YouTube Gives MySpace, TV Networks A Thumpin’

    February 28, 2007
    WebProNews Staff

It’s been nothing but up for YouTube lately, a hill steep enough to send a few key competitors tumbling backwards. MySpace added a video component? Wouldn’t know it by recent stats. Viacom copyright lawyers strip-searching everybody? So, what? Traffic’s never been better.

According to, YouTube controls a 43.3 share of the online video market in January, up from 41.1 percent in December. That translates to 31.7 million unique visitors, up two million in one month. Meanwhile, MySpace Video is down by nearly the same amounts.
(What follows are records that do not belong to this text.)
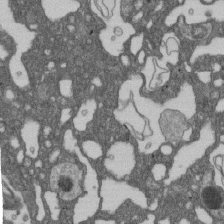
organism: Drosophila
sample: Nephrocyte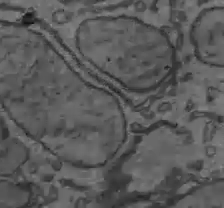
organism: C57BL Mouse
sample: Liver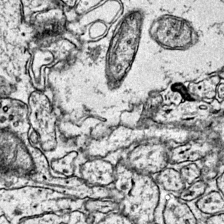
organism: Mouse
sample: Primary visual cortex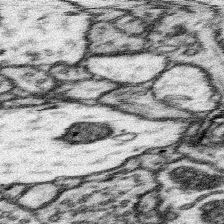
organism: Mouse
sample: Somatosensory cortex neuropil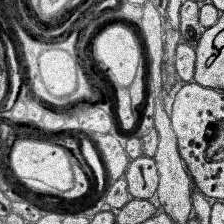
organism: Human
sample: Temporal Lobe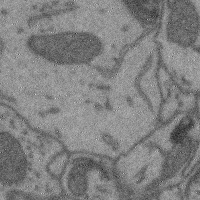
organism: Mouse
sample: Cerebral cortex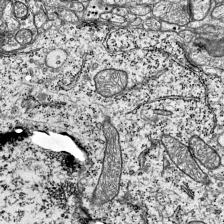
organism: Mouse
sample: Visual Cortex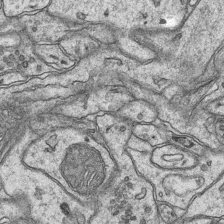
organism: Mouse
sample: CA1 Hippocampus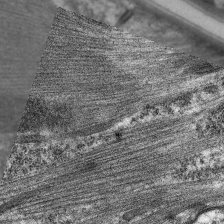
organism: C. elegans
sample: Pharynx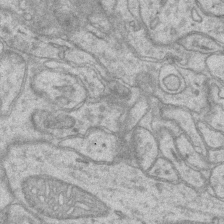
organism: Mouse
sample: CA1 Hippocampus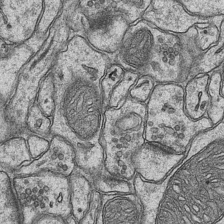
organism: Mouse
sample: CA1 Hippocampus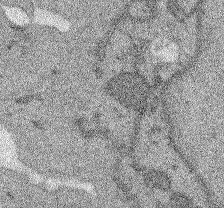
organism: Human
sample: HeLa cells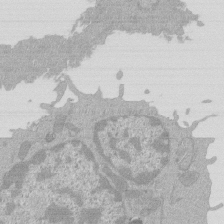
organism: Mouse
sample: Activated Pmel transgenic CD8+ T Cells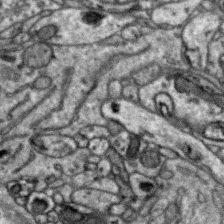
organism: Zebra finch
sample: Brain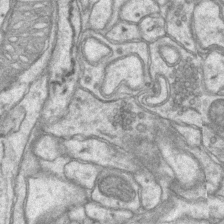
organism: Mouse
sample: CA1 Hippocampus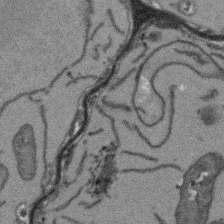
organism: Arabidopsis thaliana
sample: Root tip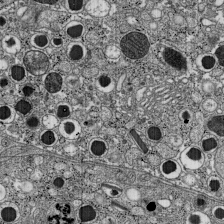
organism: C57BL Mouse
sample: Pancreatic islet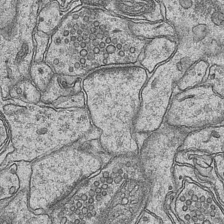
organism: Mouse
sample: CA1 Hippocampus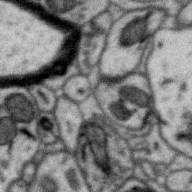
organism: Zebra finch
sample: Brain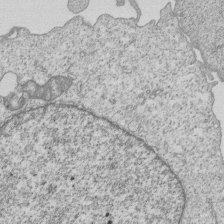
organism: Human
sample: MDA-MB-231 cells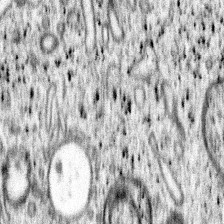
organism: Human
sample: HeLa cells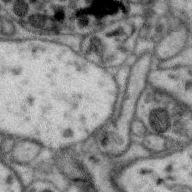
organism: Zebra finch
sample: Brain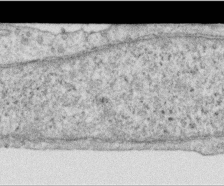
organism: Human
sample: Centriole in RPE cells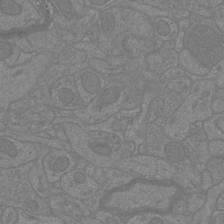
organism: Mouse
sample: Cortical neurons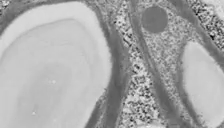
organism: Chlamydomonas reinhardtii
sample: Whole Cell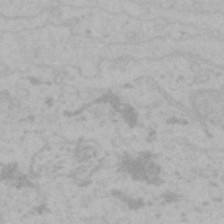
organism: Mouse
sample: Choroid plexus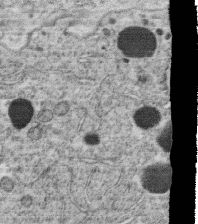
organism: C. elegans
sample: C. elegans oocyte; sperm cells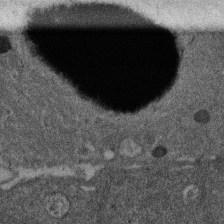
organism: Mouse
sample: Dividing mouse embryo 1 cell stage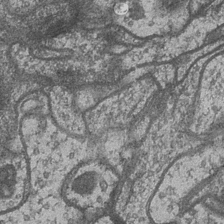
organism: Drosophila
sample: Optic medulla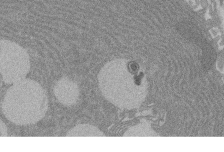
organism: Rat
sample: Salivary granule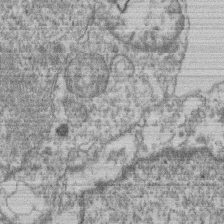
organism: Mouse
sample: T cell stromal cell synapse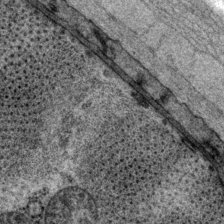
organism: P. pacificus
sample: Pharynx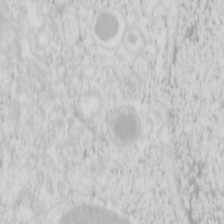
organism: Mouse
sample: Pancreas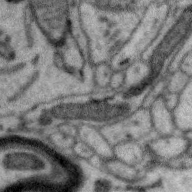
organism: Zebra finch
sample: Brain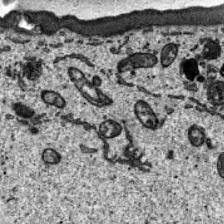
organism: Human
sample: HeLa cells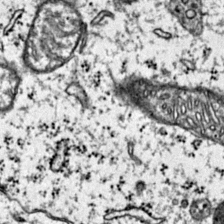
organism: Mouse
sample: Primary visual cortex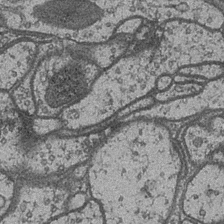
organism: Drosophila
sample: Optic medulla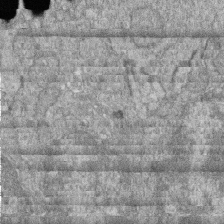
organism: Zebrafish
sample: Cilia; retinal pigment epithelium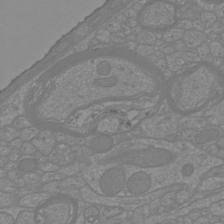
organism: Mouse
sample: Cortical neurons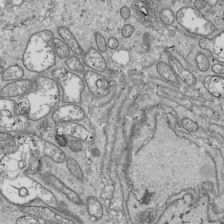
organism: Drosophila
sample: Cell division; meiosis; drosophila spermatocytes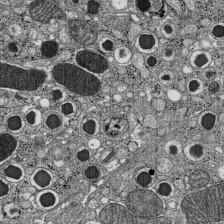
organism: C57BL Mouse
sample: Pancreatic islet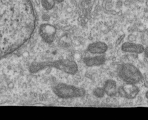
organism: Human
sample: Centriole in RPE cells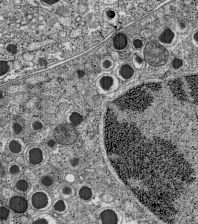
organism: C57BL Mouse
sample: Pancreatic islet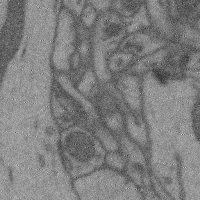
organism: Mouse
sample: Cerebral cortex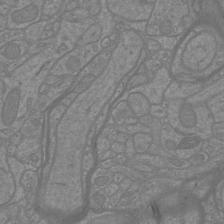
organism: Mouse
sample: Cortical neurons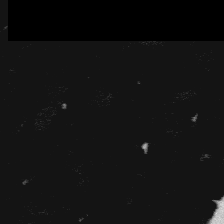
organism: Platynereis dumerilii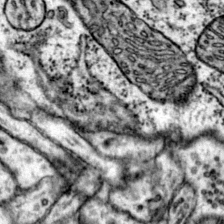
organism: Mouse
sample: Primary visual cortex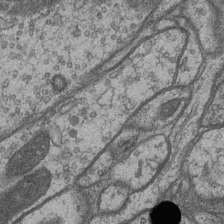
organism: Drosophila
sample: Optic medulla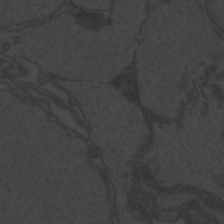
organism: Zebrafish
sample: Macrophage infected with Toxoplasma gondii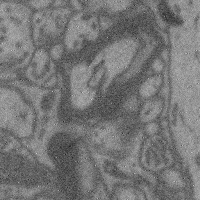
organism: Mouse
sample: Cerebral cortex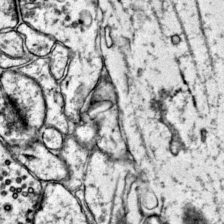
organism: Mouse
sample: Primary visual cortex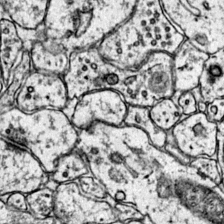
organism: Mouse
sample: Primary visual cortex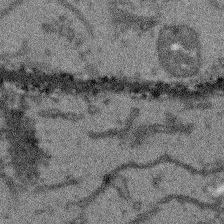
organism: Arabidopsis thaliana
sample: Root tip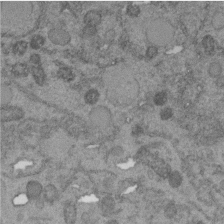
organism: C. elegans
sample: C. elegans embryo early stage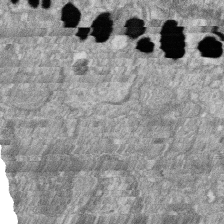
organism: Zebrafish
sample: Cilia; retinal pigment epithelium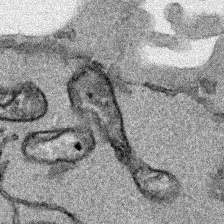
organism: Human
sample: Mitochondria in HCT116 cells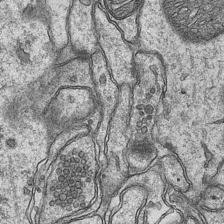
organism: Mouse
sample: CA1 Hippocampus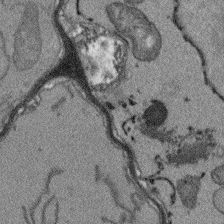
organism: Arabidopsis thaliana
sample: Root tip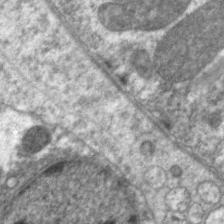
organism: C. elegans
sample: Pharynx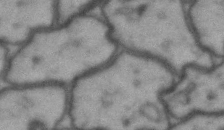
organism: Drosophila
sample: Brain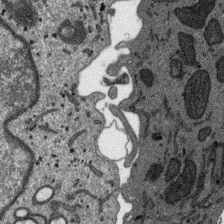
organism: Human
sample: Lung epithelial cells infected with SARS-CoV-2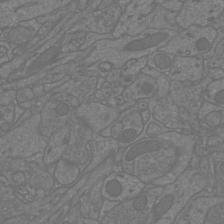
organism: Mouse
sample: Cortical neurons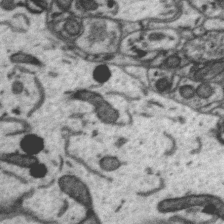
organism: Zebra finch
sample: Brain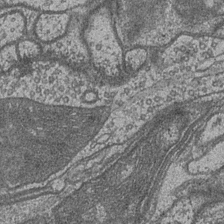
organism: Drosophila
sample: Optic medulla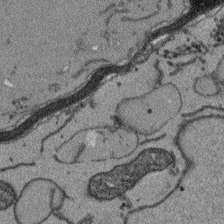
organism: Arabidopsis thaliana
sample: Root tip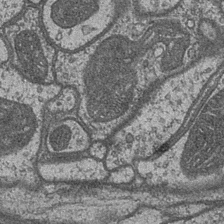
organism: Drosophila
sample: Optic medulla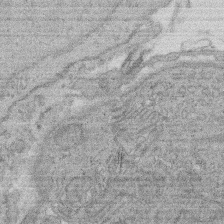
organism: Rat
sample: Salivary granule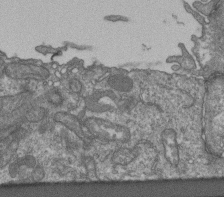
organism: Human
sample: Retinal organoid Rod and Cone cells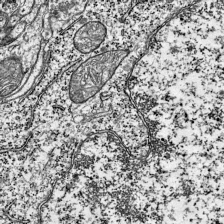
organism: Mouse
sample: Visual Cortex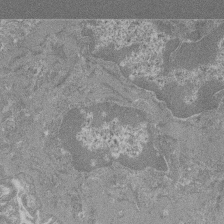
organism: Mouse
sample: Glomerulus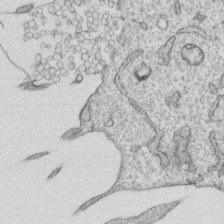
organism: Human
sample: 1205lu cells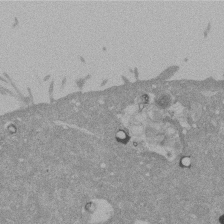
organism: Mouse
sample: ED-1 cell nuclei; centrioles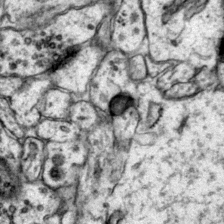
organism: Mouse
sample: Primary visual cortex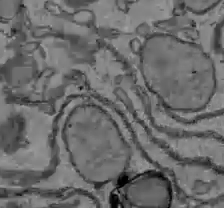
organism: C57BL Mouse
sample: Liver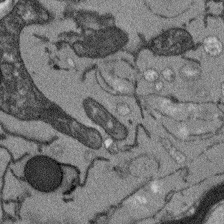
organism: Arabidopsis thaliana
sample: Root tip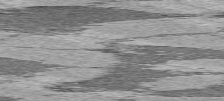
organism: C57BL Mouse
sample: Heart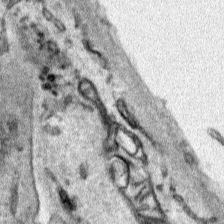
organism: Human
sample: Mitochondria in HCT116 cells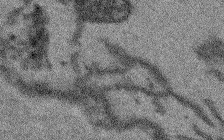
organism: Arabidopsis thaliana
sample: Root tip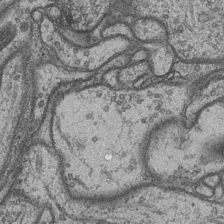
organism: Drosophila
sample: Optic medulla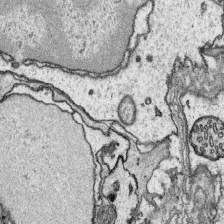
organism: Platynereis dumerilii
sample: Parapodia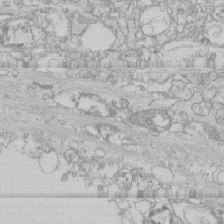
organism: Human
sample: CRL-1474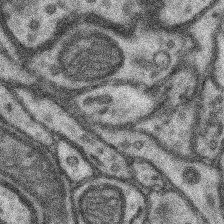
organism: Mouse
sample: Somatosensory cortex neuropil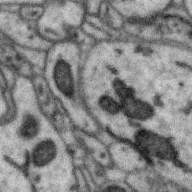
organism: Zebra finch
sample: Brain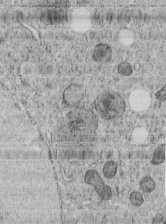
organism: C. elegans
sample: C. elegans embryo early stage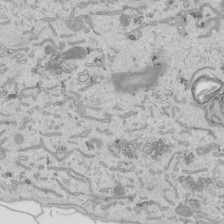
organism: Human
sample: Mitochondria in HCT116 cells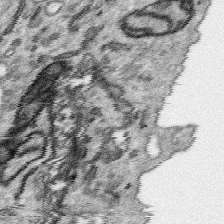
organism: Human
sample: HeLa cells

Add Google Video’s 10 percent market share and you have Google owning, again, over 50 percent of an Internet market. The top ten Web video sites are:

1. YouTube
2. MySpace
3. Google Video
4. AOL Video
5. MSN Video
6. StupidVideos
7. Yahoo Video
8. Break
9. eBaum’s World
10. Daily Motion

It seems nothing, not even sweeping copyright concerns or Rupert Murdoch have been able to derail YouTube’s success. Hitwise’s LeeAnn Prescott reports that since Viacom’s famous 100,000 video raid on the video-sharing site, YouTube traffic has gone up 14 percent, double its average weekly increase.

That pushes YouTube to the number 12 domain, behind MySpace domains, Google, Yahoo domains, Hotmail, MSN, eBay, Live Search, and Facebook.

But perhaps a more felt impact is on the traffic YouTube is draining from TV network websites. As of February 3rd, YouTube attracted more traffic than to all the television network sites combined.

"This is a landmark event in the changing face of web traffic and entertainment consumption," writes Prescott, "now that entertainment seekers are now more likely to go to YouTube than any other television network or gaming website. The custom category of 56 television cable and broadcast network sites received 0.4865% of all US Internet traffic for the week ending 2/17/07, while YouTube received 0.6031%."